How to Extract Plain Text from Documents
Some search engines such as Azure Cognitive Search only accept plain text data when indexing content.
- For these search engines, ConnectivityHub can use the Tika Text Extraction Service to extract the plain text and submit it to the search engine in lieu of the original document.
- The Tika Text Extraction Service installation instructions are here: Install the BA Insight Tika Text Extraction service.
The instructions below describe how to use the service:
How to Connect Your Content Source to the Tika Text Extraction Service
- Edit your content source and go to the Advanced page.
- Edit the "Enrichment pipeline integration" field and select Enrichment web service.
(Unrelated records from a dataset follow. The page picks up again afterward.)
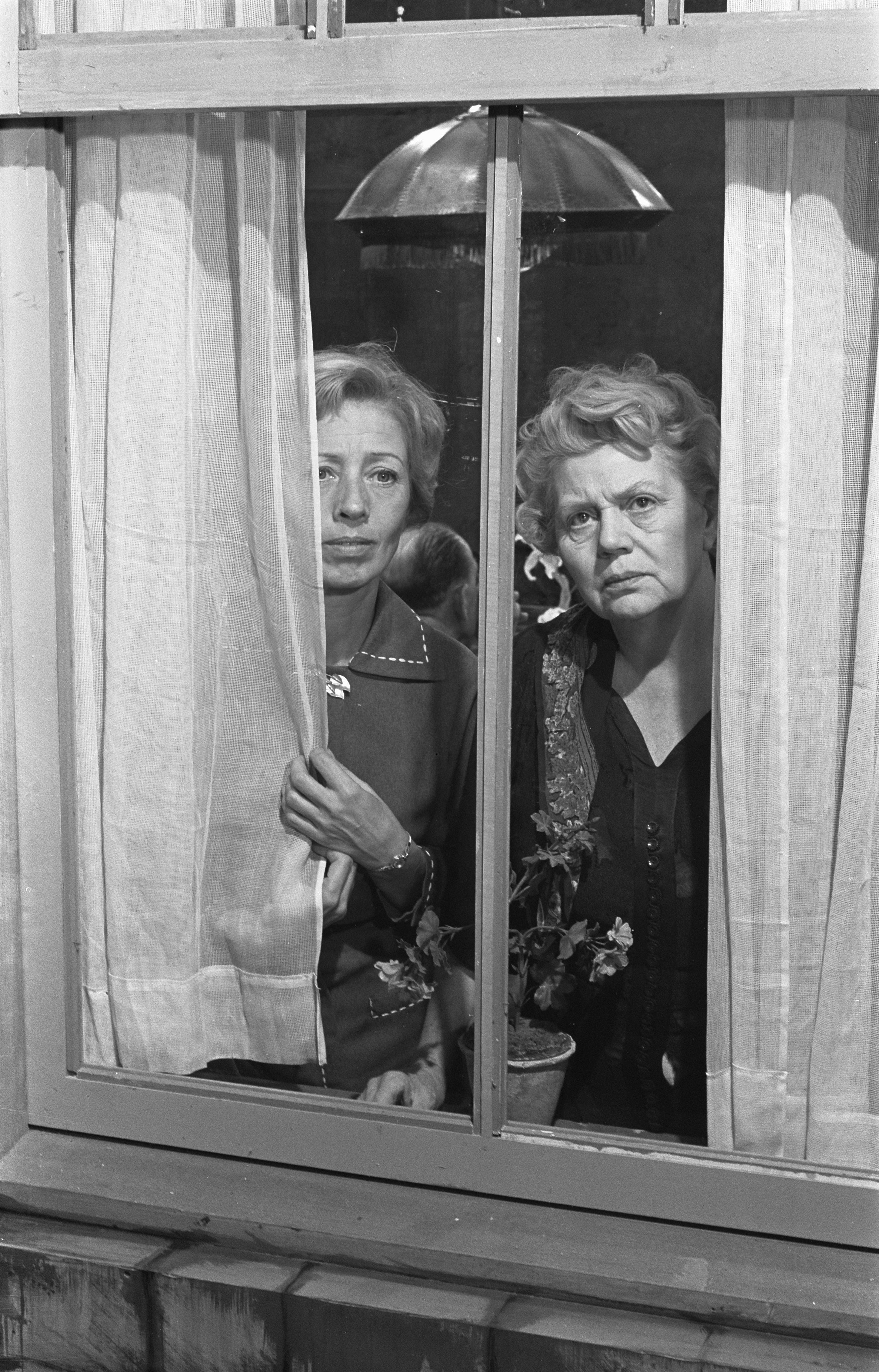 Collectie / Archief : Fotocollectie Anefo Reportage / Serie : [ onbekend ] Beschrijving : Televisiespel "Een bruid in de morgen" van Hugo Claus, Coba Kelling en Enny Meunier Datum : 30 september 1959 Trefwoorden : actrices, televisie, televisiespellen, toneel Persoonsnaam : Kelling, Coba, Meunier, Enny Fotograaf : Pot, Harry / Anefo Auteursrechthebbende : Nationaal Archief Materiaalsoort : Negatief (zwart/wit) Nummer archiefinventaris : bekijk toegang 2.24.01.05 Bestanddeelnummer : 910-7151
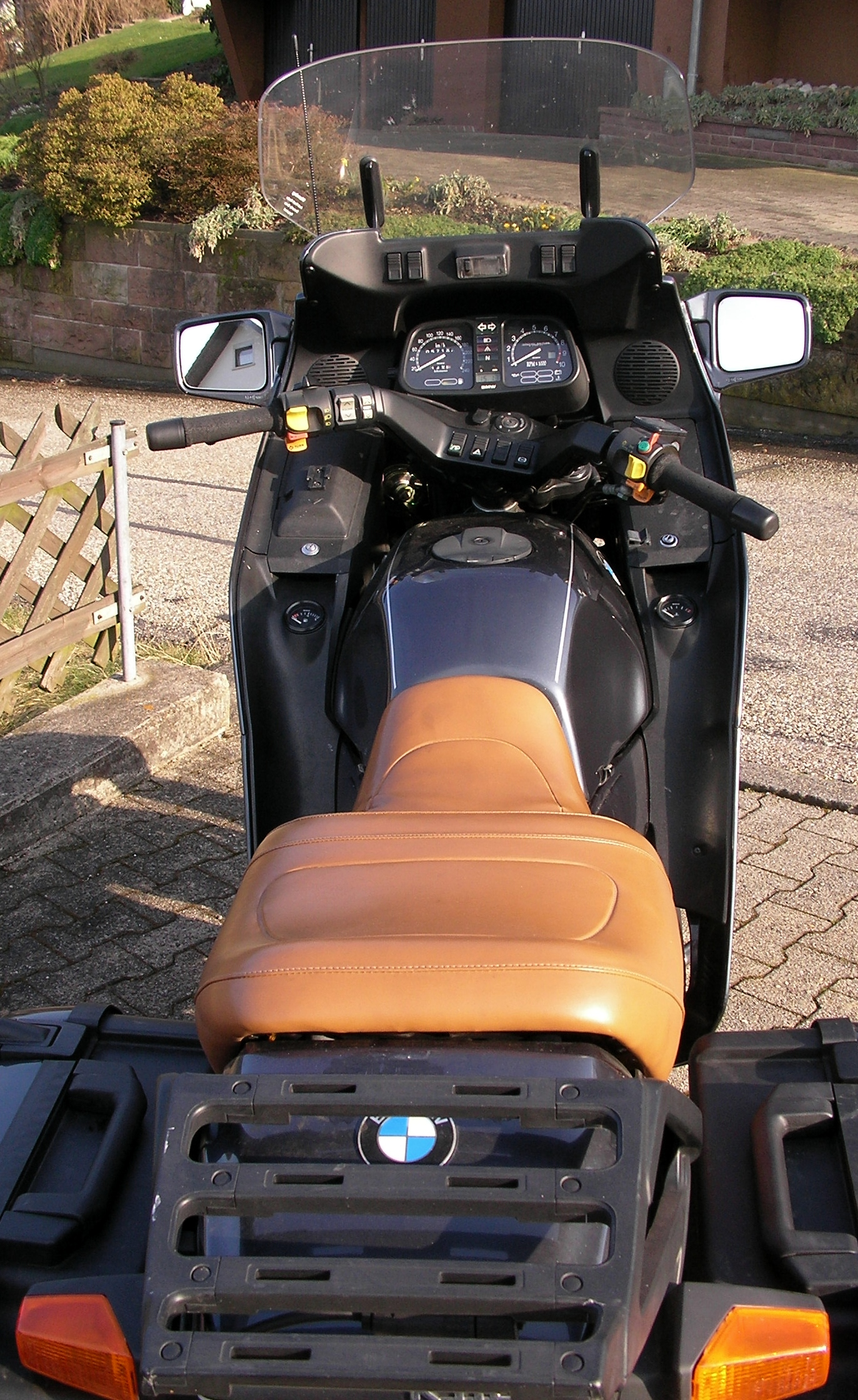 BMW K 1100 LT SE, Bj. 1994
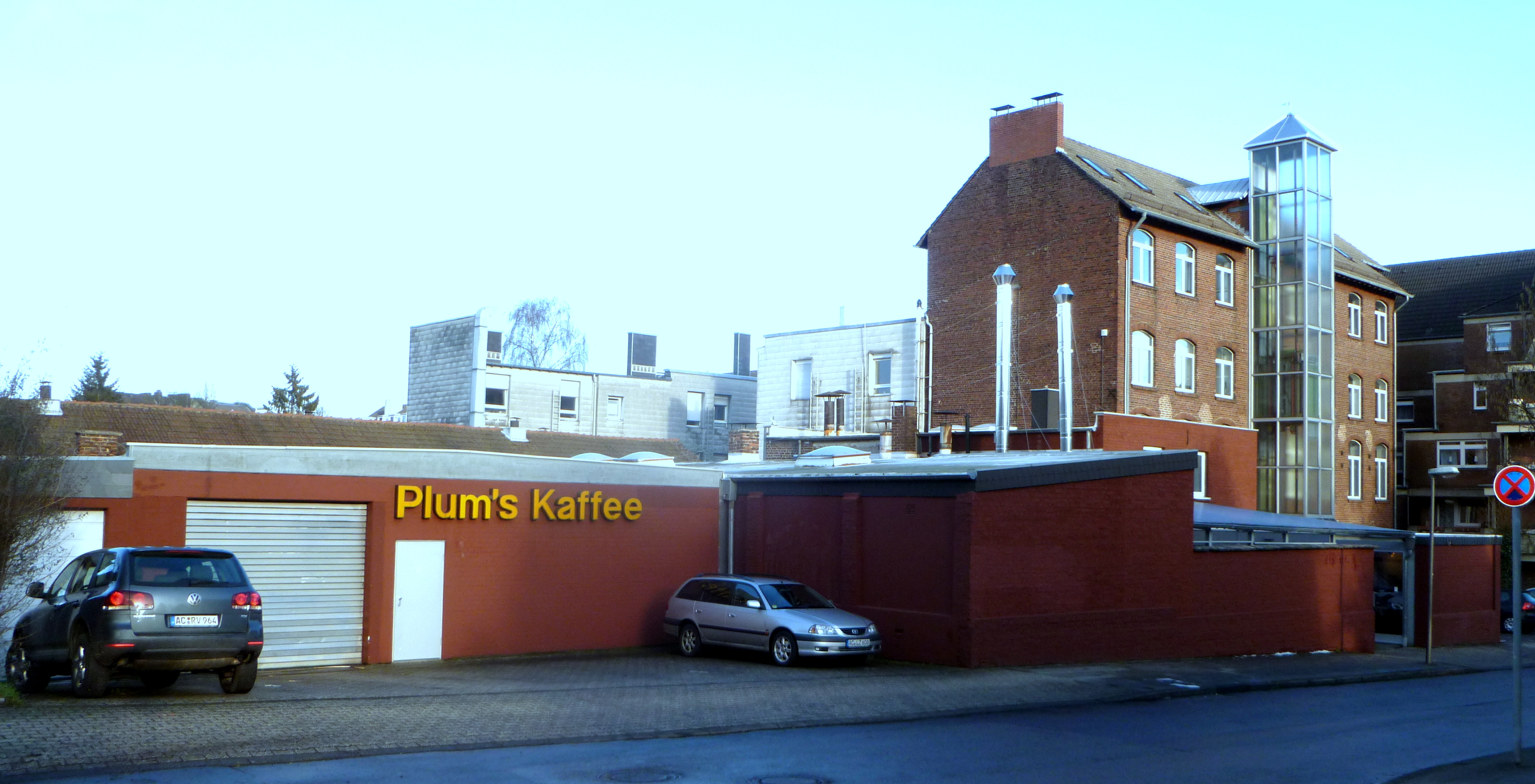 Zentrale Plums-Kaffee in Aachen

- Specify the URL of the Tika extraction service in the Service URL text box.
The address is typically:
http://localhost:7890/TikaCews.svc - Specify the "Properties returned" as follows:
body,Text,false
Your configuration settings should resemble the graphic shown here: - Click Save to apply your changes
Create a New Metadata Property to Receive the Extracted Plain Text
- Go to the Content Sources page in Connectivity Hub.
- In the context menu for your content source, click Metadata...
- On the Metadata page, click New > Text Metadata.
- Enter the Metadata name (typically
body
). - For the Value field, select "The value is calculated by an enrichment pipeline" and select
body
in the subsequent drop down list: - Click Save.